Bought the game — download the 100 GB patch. Romance!
Colin Anderson, who worked as a sound manager and created music for the first two installments of Grand Theft Auto (GTA), criticized the current practice of releasing «zero-day» patches in the gaming industry.
«As a developer, I miss the discipline of knowing that it was impossible to fix a game after it was created. Today’s zero-day patch mentality only encourages bad development and management practices, and degrades the user experience», — wrote Anderson at X (Twitter).

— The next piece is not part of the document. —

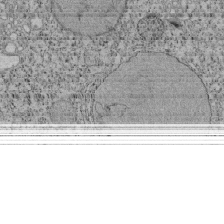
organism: Tetrahymena
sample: Cilia in tetrahymena

As a developer, I miss the discipline of knowing there was no way to “fix” a game once it had been manufactured. The “Day Zero Patch” mentality today just encourages poor development and management practices, and it’s a worse customer experience too. #gamedevelopment https://t.co/ZcShwIYQVR
— Colin Anderson (@denkicolin) October 26, 2024
The developer compares this trend to similar phenomena in the music and film industries:
«It all started with “fix it during mixing” in music, then “fix it in post-production” in movies, and finally “fix it with a patch” in games».
In recent years, players have increasingly expressed dissatisfaction with rushed releases. A striking example was the release of Cyberpunk 2077 from CD Projekt Red, which was accompanied by numerous technical problems at launch, although the developers later fixed most of the shortcomings.
Today’s users are forced to download huge patches of tens of gigabytes immediately after purchasing a new game to fix bugs that remained in the game at the time of the release of physical copies.